Il dissidio toccò anche gli intellettuali della Lega democratica, con Pietro Scoppola schierato a favore dell’installazione dei missili contro il parere dei giovani David Sassoli e Paolo Giuntella.
Il movimento contro l’installazione dei missili nucleari, posizionati poi nella base di Comiso in Sicilia, mobilitò milioni di persone, ma alla fine rimase sconfitto. Una vicenda ripercorsa negli anni 90 da Adriano Sofri, ex leader di Lotta Continua, in un significativo articolo su Repubblica dove confessò, allo stesso tempo, il personale legame affettivo con quelle lotte del pacifismo italiano e il riconoscimento, con il senno di poi, del buon senso dei governanti del tempo. Un cambio di prospettiva che accompagna anche le sue prese di posizione più recenti.

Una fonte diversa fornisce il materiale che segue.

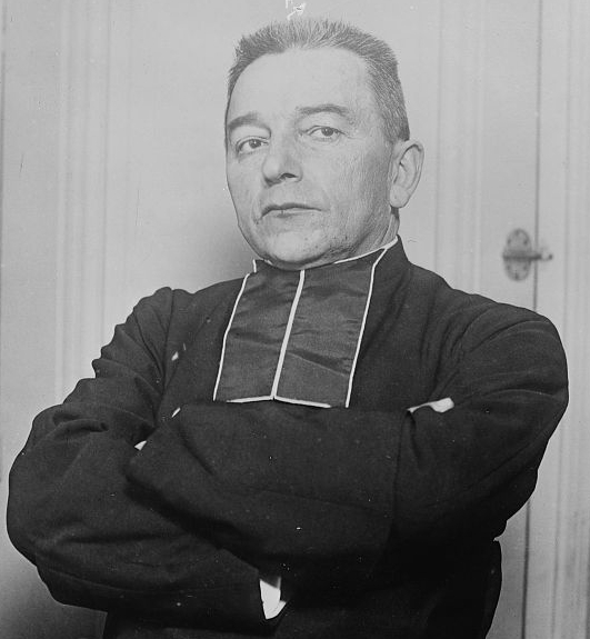 French priest and politician Émile Wetterlé (1861-1931)

L’incalzare degli eventi e l’instabilità dello scacchiere internazionale che legittima la politica del riarmo, condivisa dai vertici europei, sono elementi necessari per capire l’apparente assuefazione dell’opinione pubblica verso lo scenario dello scontro che non esclude l’arma nucleare.
Ma chiede allo stesso tempo per chi è contro la guerra, di guardare in faccia la realtà e proporre strade alternative di fronte ad una chiamata alle armi sempre più pressante, come dimostra la polemica emersa a Ferragosto tra Paolo Mieli e il ministro della Difesa Guido Crosetto. Il noto editorialista del Corriere dalla Sera ha criticato duramente il ministro della Difesa per aver sollevato perplessità circa la nuova strategia adottata dall’Ucraina di colpire direttamente i russi nel loro territorio.
Si può immaginare il peso del richiamo espresso da Mieli dalla pronta risposta di Crosetto, pubblicata sullo stesso quotidiano, per rivendicare l’affidabilità dell’Italia nel sostegno all’Ucraina assieme al costante e rinnovato apprezzamento degli Usa verso il governo del nostro Paese.